Recently my 1999 Grand Jeep Cherokee Laredo 4WD overheated and the radiator broke. After changing the radiator we found out that this was caused by a malfunctioning radiator fan. The mechanic stated it could be the relay so I decided to make the change. Thanks to this website I found the relay under the left front light and was able to replace this. However, the fan still did not work properly although the fan seemed to turn very slowly without cooling down the engine. 

I have driven the car to work as the air flow seems to help keep the car cool. However, today the car overheated thanks to traffic and little car movement. Fortunately, the radiator did not break but the upper hose did. I do not know what the problem could be :4-dontkno? What moves the fan? Is it a belt or an electric motor? If it is the motor, how can I check if this works? Could it be the fan itself?

Need Help?!
ray:


----------



## qldit

Good Evening rocke70, I am not familiar with that particular vehicle, but generally the system works like this....
There is generally a thermal sensor switch located on the radiator, most often near the bottom, (but it may be in one of the water galleries on your machine) this usually operates in the region of 85 degs C, this then normally would operate the fan relay which in turn operates the electric fan.

The electric fan should really run with pretty decent guts and will be hard on fingers if you are in the way, it usually only needs short runs to drop the temperature.

There is generally a second electric fan associated with the airconditioning system, don't confuse which fan is which, the A/C fan should run most times when the A/C is functioning and is not as powerful as the engine cooling fan.

Most often the thermal switch is the problem when vehicles overheat, (provided that the system and thermostat is otherwise operating properly) I would suggest examining the thermal switch system urgently, it is also possible your fan may have a problem in it's motor and is not operating properly .

I can't explain why you are seeing a mediocre operation with it.

I generally identify which switch / sensor is involved and remove and place it in a saucepan of hot water with a meter lead attached and carefully ensure it is operating before the water boils.
Generally the fan switch / sensor only grounds a current path to operate the fan relay.

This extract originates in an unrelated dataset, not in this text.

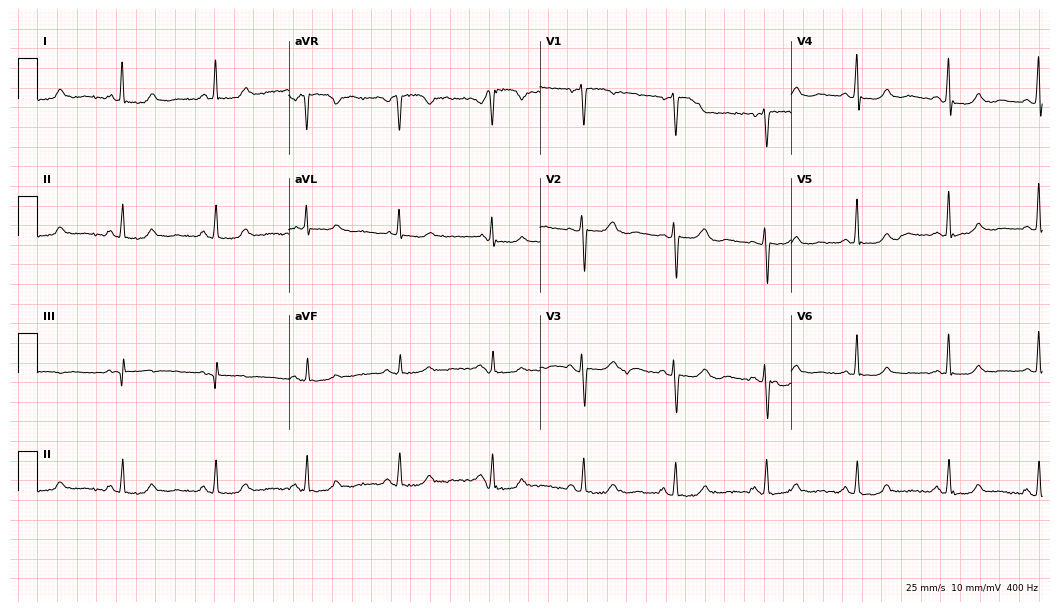
Electrocardiogram, a 70-year-old female patient. Of the six screened findings (first-degree AV block, right bundle branch block, left bundle branch block, sinus bradycardia, atrial fibrillation, sinus tachycardia), none is recorded.

I hate seeing aluminium clinder-headed vehicles overheat, generally it starts a chain of nasty events.

Cheers, qldit.


----------



## rocke70

Good Evening Qldit!

Greatly appreciate your recomendation. I will try to check this and get back to your tomorrow with the results! Thank you!

Cheers Mate!
:wave:


----------



## Blaine B.

www.jeepsunlimited.com
www.jeepin.com

Jeep dedicated forums. Maybe you'll find help there. I own a Cherokee......good luck!


----------